Note:
This topic has been translated from a Chinese forum by GPT and might contain errors.
Original topic: DM同步突然中断
DM Version: v2.0.7
TiDB: v4.0.11
MySQL: 5.6.32
DM-Worker error:
Attempted recovery:
- pause-task to pause the task
- resume-task to resume the task
Still encountering errors
The synchronization has been running for a long time and suddenly encountered an error.
You can check the actual work logs.
The worker logs keep reporting the following errors:
[2022/12/20 15:01:15.429 +08:00] [WARN] [task_checker.go:393] [“backoff skip auto resume task”] [component=“task checker”] [task=vgift_account] [latestResumeTime=2022/12/20 14:58:45.429 +08:00] [duration=5m0s]
[2022/12/20 15:01:20.429 +08:00] [WARN] [task_checker.go:393] [“backoff skip auto resume task”] [component=“task checker”] [task=vgift_account] [latestResumeTime=2022/12/20 14:58:45.429 +08:00] [duration=5m0s]
[2022/12/20 15:01:20.480 +08:00] [INFO] [syncer.go:2912] [“binlog replication status”] [task=exchange_order] [unit=“binlog replication”] [total_events=488748531] [total_tps=30] [tps=0] [master_position=“(mysql-bin.000229, 792724909)”] [master_gtid=3d063b5d-ac92-11ea-8d7f-ecf4bbdee7d4:1-186586092,48230336-ac92-11ea-8d80-e4434b036590:1-933946527,538fe0da-ac92-11ea-8d80-246e966090ac:1,9efc0181-e451-11eb-be59-b4055d643320:1-1023] [checkpoint=“position: (mysql-bin.000016, 449314866), gtid-set: 3d063b5d-ac92-11ea-8d7f-ecf4bbdee7d4:1-186586092,48230336-ac92-11ea-8d80-e4434b036590:1-714173783,538fe0da-ac92-11ea-8d80-246e966090ac:1(flushed position: (mysql-bin.000016, 449314866), gtid-set: 3d063b5d-ac92-11ea-8d7f-ecf4bbdee7d4:1-186586092,48230336-ac92-11ea-8d80-e4434b036590:1-714173783,538fe0da-ac92-11ea-8d80-246e966090ac:1)”]
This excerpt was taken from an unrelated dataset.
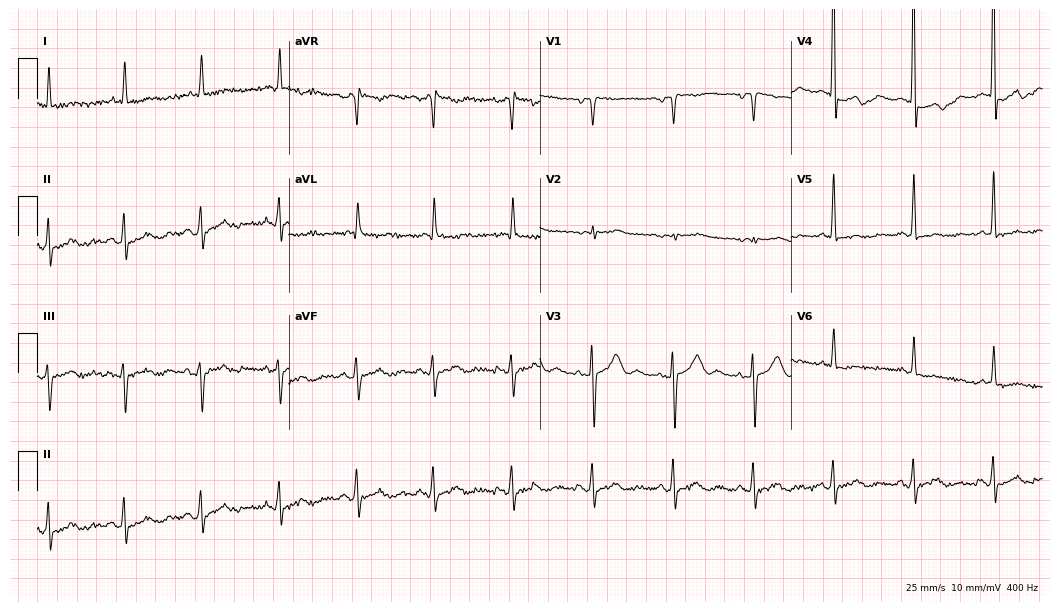
12-lead ECG from a 69-year-old female (10.2-second recording at 400 Hz). No first-degree AV block, right bundle branch block, left bundle branch block, sinus bradycardia, atrial fibrillation or sinus tachycardia recorded for this tracing.

Check if the upstream and downstream are normal, and post the TiDB logs.
TiDB is functioning normally. Not only is this work connected to TiDB, but many other work synchronizations are also normal.
You can refer to these two issues~
I remember TiDB is compatible with MySQL 5.7, you can try upgrading the MySQL version~
It should have nothing to do with compatibility. It has been running for a long time, and the problematic statement is a common DML statement “delete”.
Did you see this question?
Similar to this issue, I adjusted the GC time and then restarted the synchronization, but the error still occurred.
If the downstream table does not have a primary key or unique index, finding the row during deletion will be very slow, leading to operation timeout. You can try reducing the batch-size in the task configuration.
Does batch-size refer to this parameter? batch? I see that this parameter does not support dynamic updates after the task is created. My task has a large amount of data, and synchronization takes a long time. There is indeed no primary key or unique index. If I add a unique index now, can it solve the problem?
Yes, adding a unique index to this batch should improve the issue.
Is there another full synchronization task in progress when this error occurs? If so, wait for the full synchronization to complete and then observe whether the task returns to normal.
This topic was automatically closed 60 days after the last reply. New replies are no longer allowed.